Work task:
Skip the pictures and restate, word for word, the lines from the one containing "Basilika Sant'Apollinare in" to the end of the data below.

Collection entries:
# # # # # # #
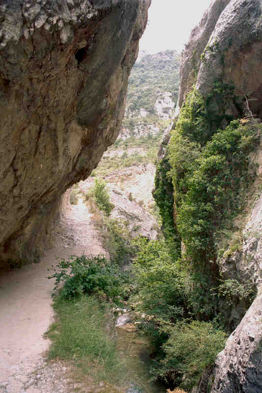 Desfiladero del río Purón, en el Parque natural de Valderejo, entre las provincias de Álava y Burgos (España). Tomada por JMSE el 4 de julio de 2003 y cedida a Wikipedia.
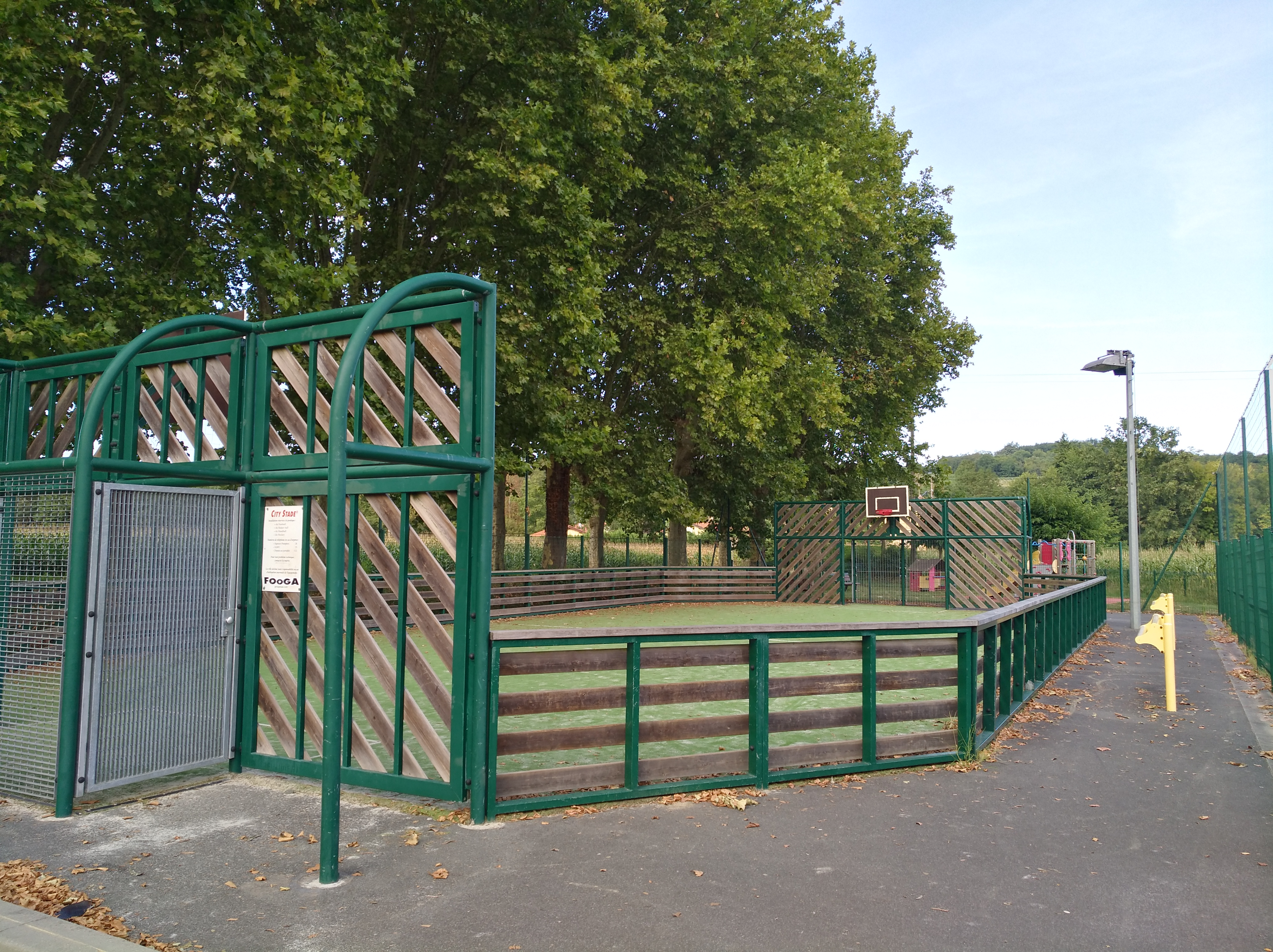 City stade au Breuil (Rhône, France).
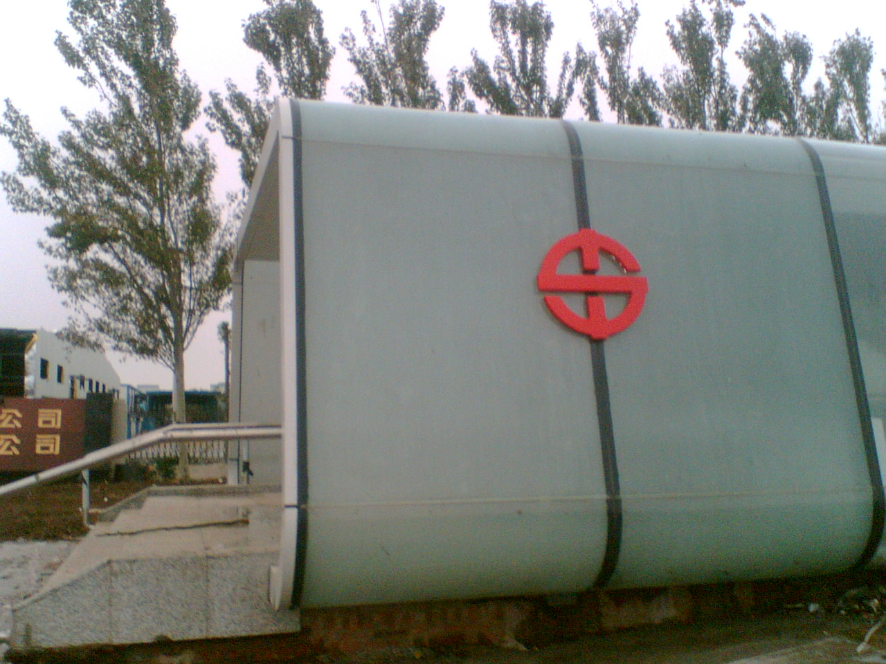 沈阳地铁
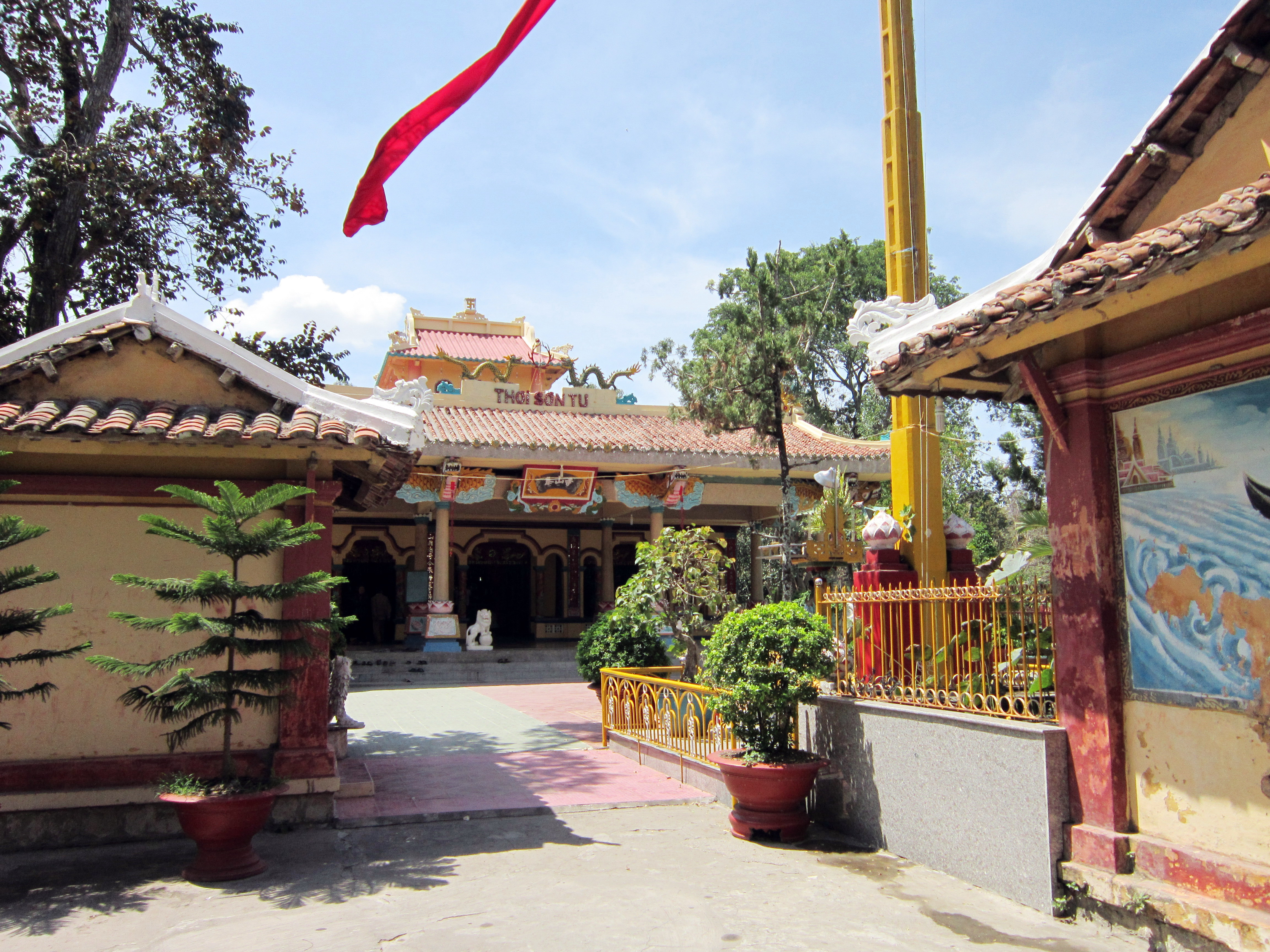 Chùa Thới Sơn tọa lạc tại xã Thới Sơn, huyện Tịnh Biên, tỉnh An Giang, Việt Nam. Đây là một ngôi chùa của đạo Bửu Sơn Kỳ Hương.
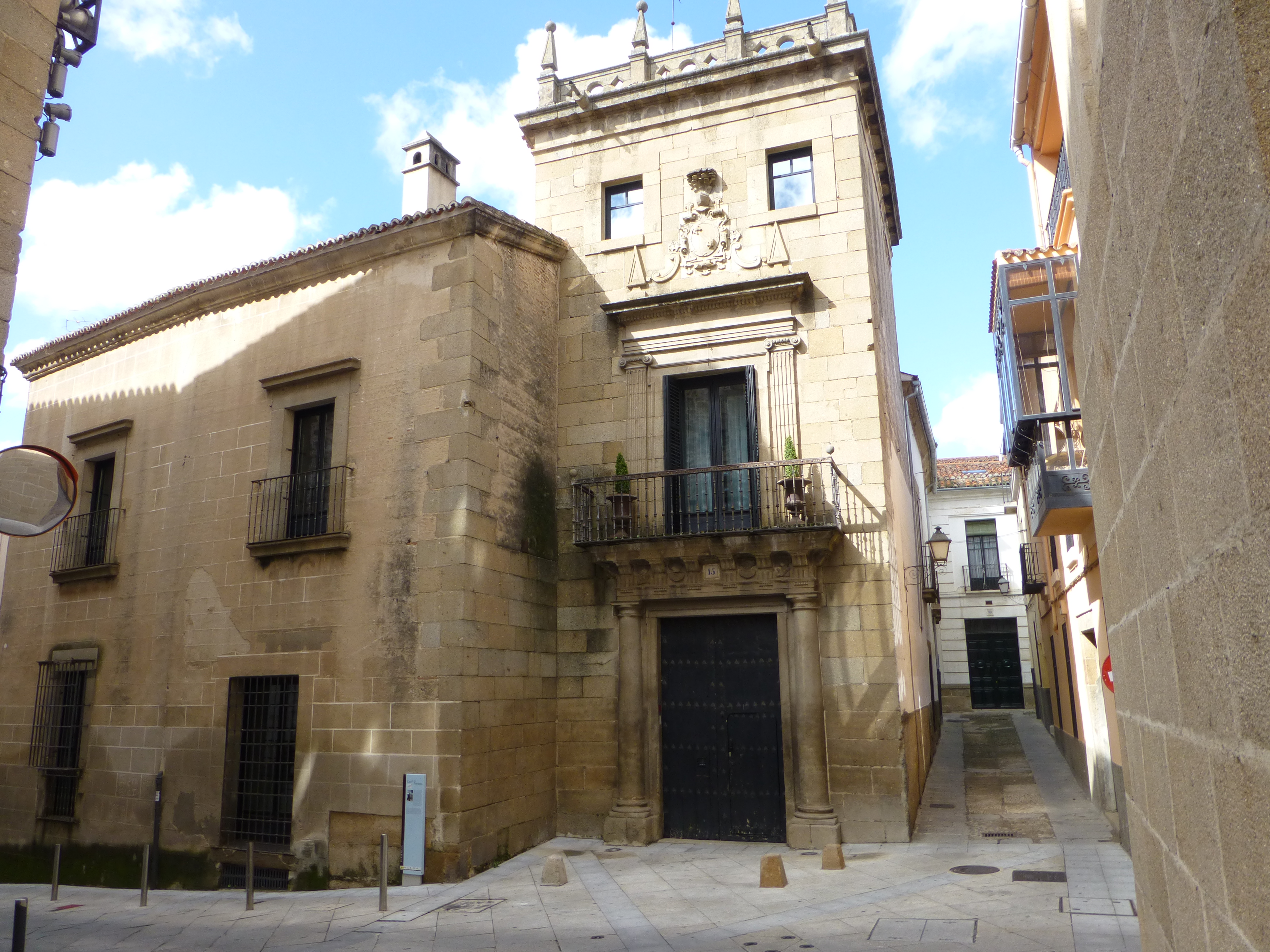 Casa de los Almaraz. Plasencia, Extremadura, España.
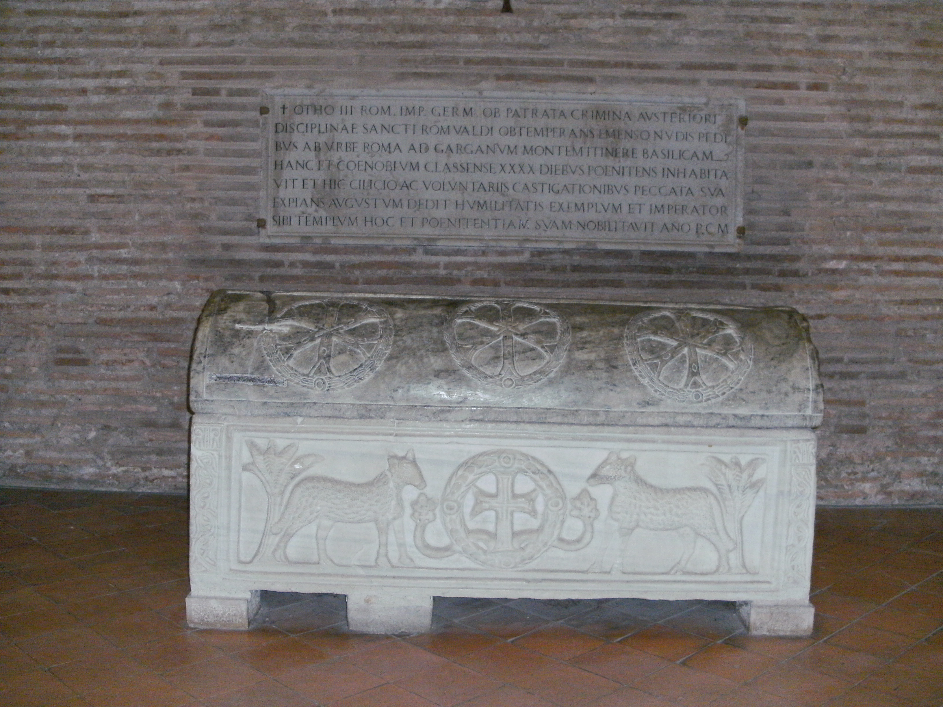 Basilika Sant'Apollinare in Classe (Italien), Gedenktafel für den deutsch-römischen Kaiser Otto III., der sich im Jahr 1001 während der Fastenzeit 40 Tage lang im Kloster von Classe aufhiel
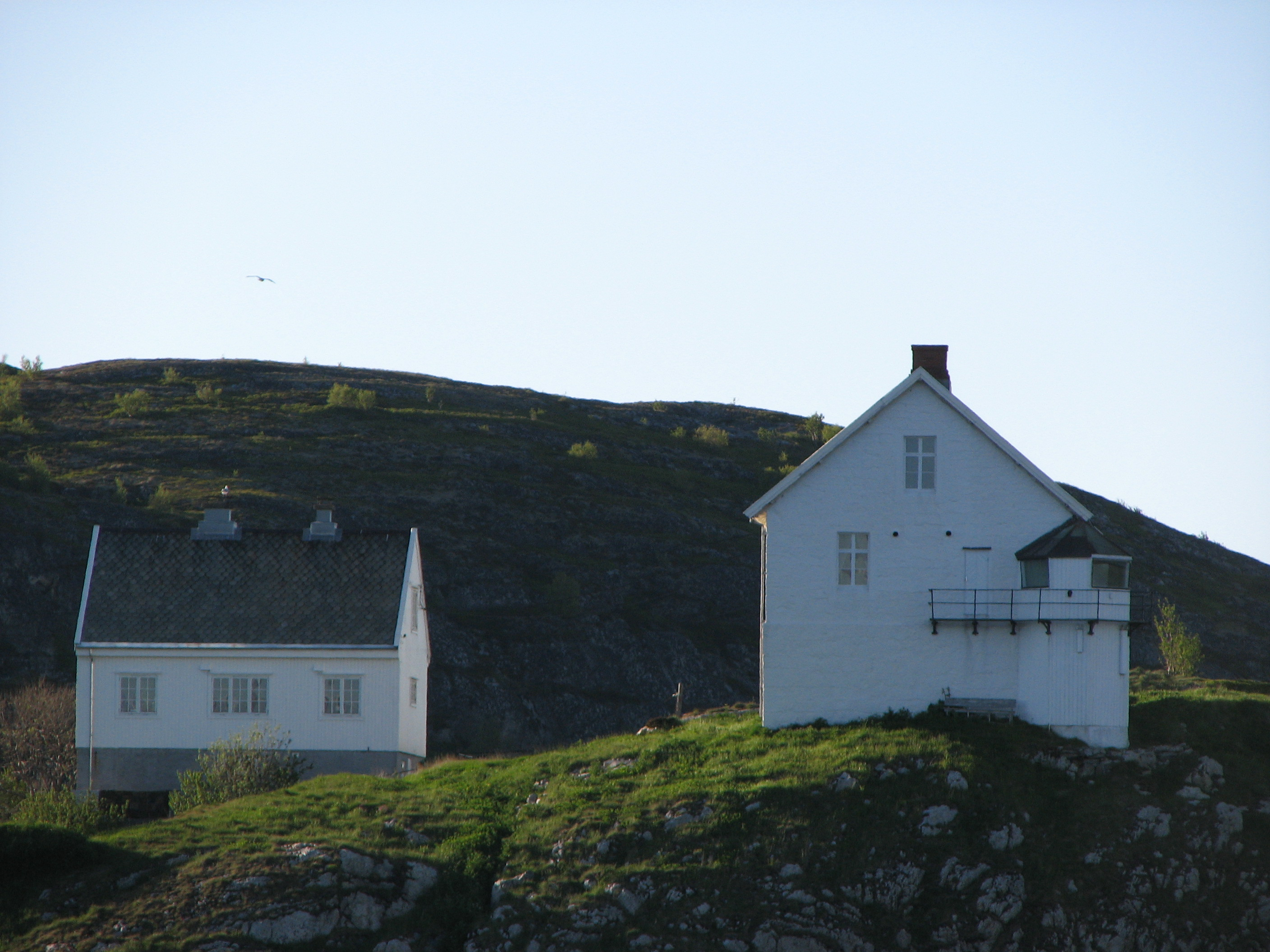 Nyholmen fyr, Bodø
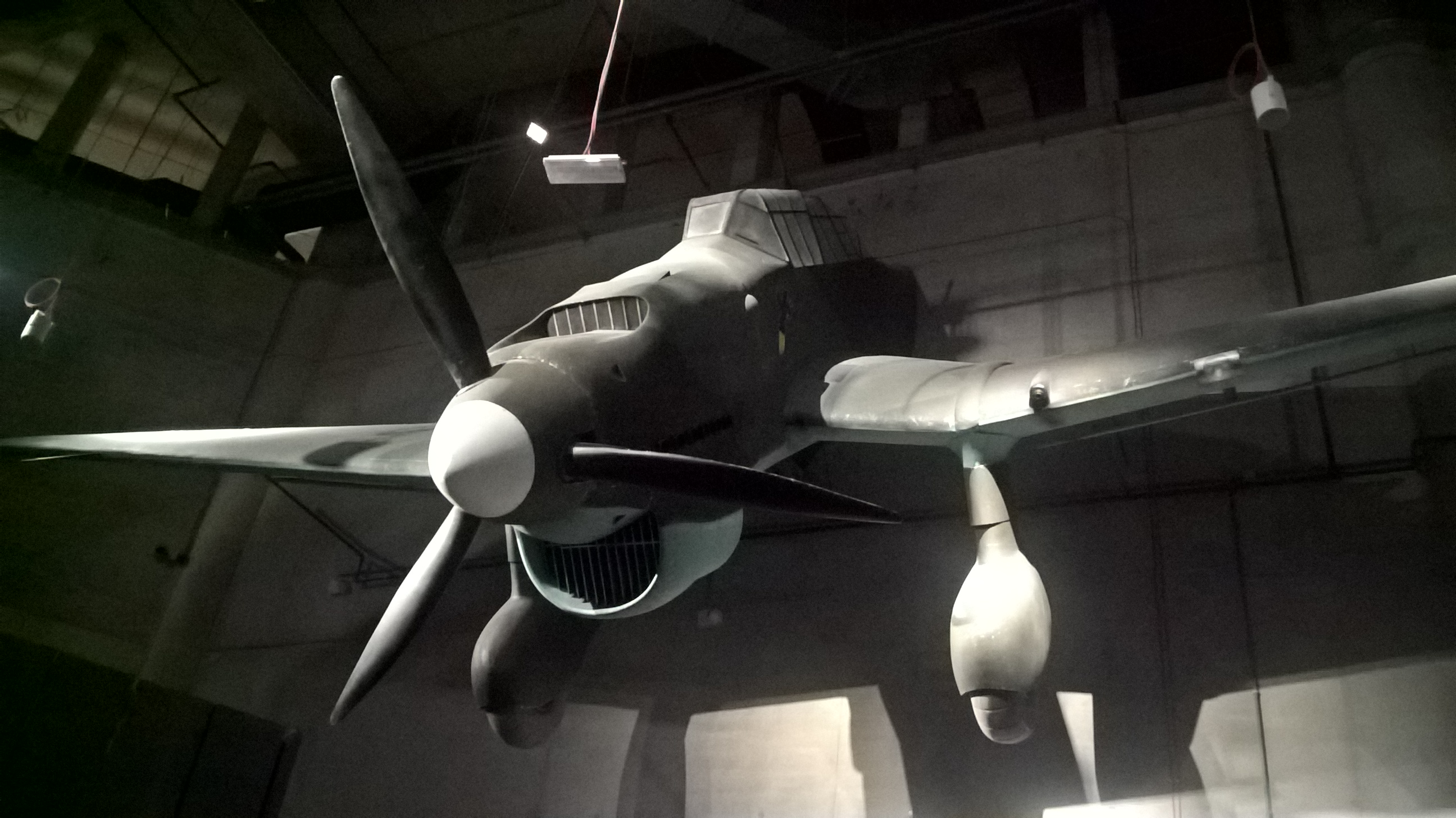 Makieta bombowca nurkującego Junkers Ju 87 Stuka w Muzeum II Wojny Światowej w Gdańsku.
# # # # # # #
Output of the task:
 Basilika Sant'Apollinare in Classe (Italien), Gedenktafel für den deutsch-römischen Kaiser Otto III., der sich im Jahr 1001 während der Fastenzeit 40 Tage lang im Kloster von Classe aufhiel
 Nyholmen fyr, Bodø
 Makieta bombowca nurkującego Junkers Ju 87 Stuka w Muzeum II Wojny Światowej w Gdańsku.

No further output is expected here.